Di sisi lain, Korea Utara, saingan alamiah Korea Selatan, tidak mau tinggal diam saat mendengar bahwa Korea Selatan terpilih menjadi tuan rumah Olimpiade. Mereka ingin membuktikan bahwa mereka juga mampu seperti Korea Selatan. Oleh karena itu, dengan tidak tanggung-tanggung, Presiden Korea Utara Kim Il Sung merancang sebuah stadion utama yang didesain dua kali lipat lebih besar dari stadion Olimpiade milik Korea Selatan pada saat itu. Stadion ini langsung menyandang predikat sebagai stadion terbesar di dunia dengan kapasitas sebanyak 150.000 penonton.
Akhirnya, Event Festival Pemuda ke-13 sukses digelar oleh Korea Utara dengan peserta mencapai 177 negara. Jadi, alasan Korea Utara membangun Stadion Festival Pemuda Dunia adalah sebagai respons atas kemajuan pembangunan yang telah terjadi di Korea Selatan. Mereka tidak ingin Korea Selatan terlihat lebih maju dari mereka. Event Festival Pemuda ke-13 merupakan event internasional skala besar pertama dan terakhir yang digelar oleh Korea Utara. Setelah itu, negara ini kembali menutup diri dari dunia luar.

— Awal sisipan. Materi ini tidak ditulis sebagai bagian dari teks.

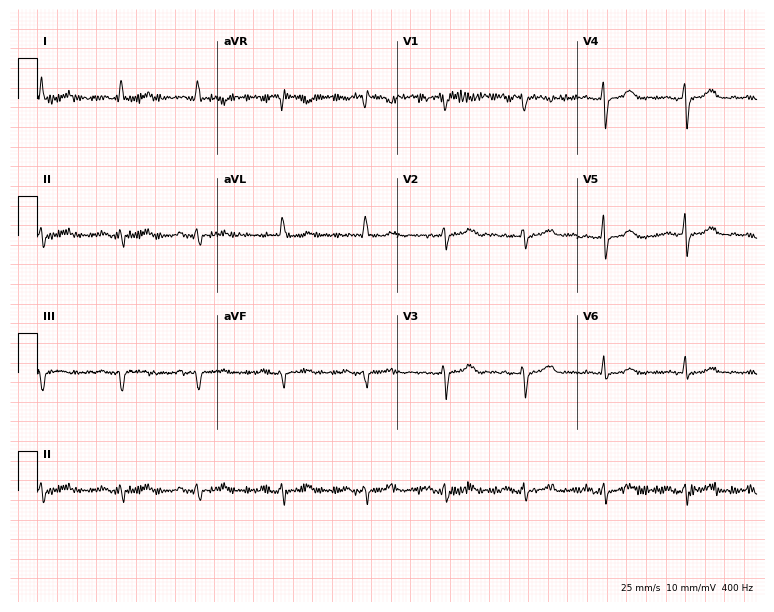
12-lead ECG from a 74-year-old female patient. No first-degree AV block, right bundle branch block (RBBB), left bundle branch block (LBBB), sinus bradycardia, atrial fibrillation (AF) or sinus tachycardia recorded for this tracing. Other findings, if any, are not listed.
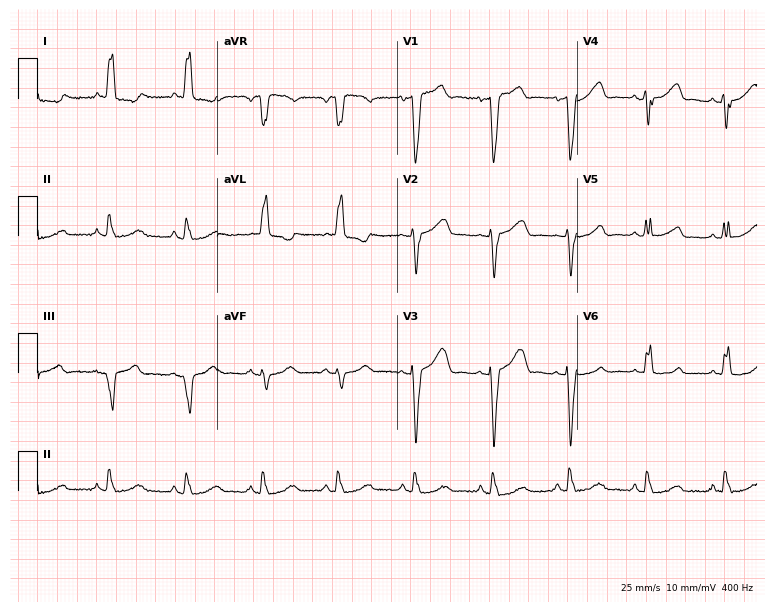
12-lead ECG from a 77-year-old female. No first-degree AV block, right bundle branch block, left bundle branch block, sinus bradycardia, atrial fibrillation or sinus tachycardia recorded for this tracing. Other findings, if any, are not listed.

Stadion Rungrado ini jarang digunakan untuk event internasional. Namun, Korea Utara tetap menggunakannya untuk membuat event lokal mereka sendiri, seperti Arirang Mass Games, yang merupakan festival senam dan artistik terbesar di Korea Utara. Selain untuk acara kesenian dan olahraga, stadion ini juga sering digunakan pemerintah Korea Utara untuk acara propaganda dan acara-acara militer.
Jadi, kesimpulannya, stadion ini dibangun dengan alasan sederhana: Korea Utara tidak ingin kalah pamor dengan Korea Selatan. Kesuksesan Korea Selatan dalam menggelar Olimpiade 1988 adalah momentum bagi mereka untuk menjadi negara yang disegani di kawasan Asia. Korea Utara tentu tidak ingin kehilangan tajinya, dan dengan membangun stadion terbesar di dunia, mereka ingin meningkatkan citra negara secara internasional serta menjadi simbol kemajuan teknologi dan infrastruktur di negara Korea Utara. Dan kini, Stadion Rungrado akan menjadi monumen pengingat kepada dunia bahwa Korea Utara punya sesuatu yang diunggulkan, yaitu dalam wujud stadion terbesar di dunia.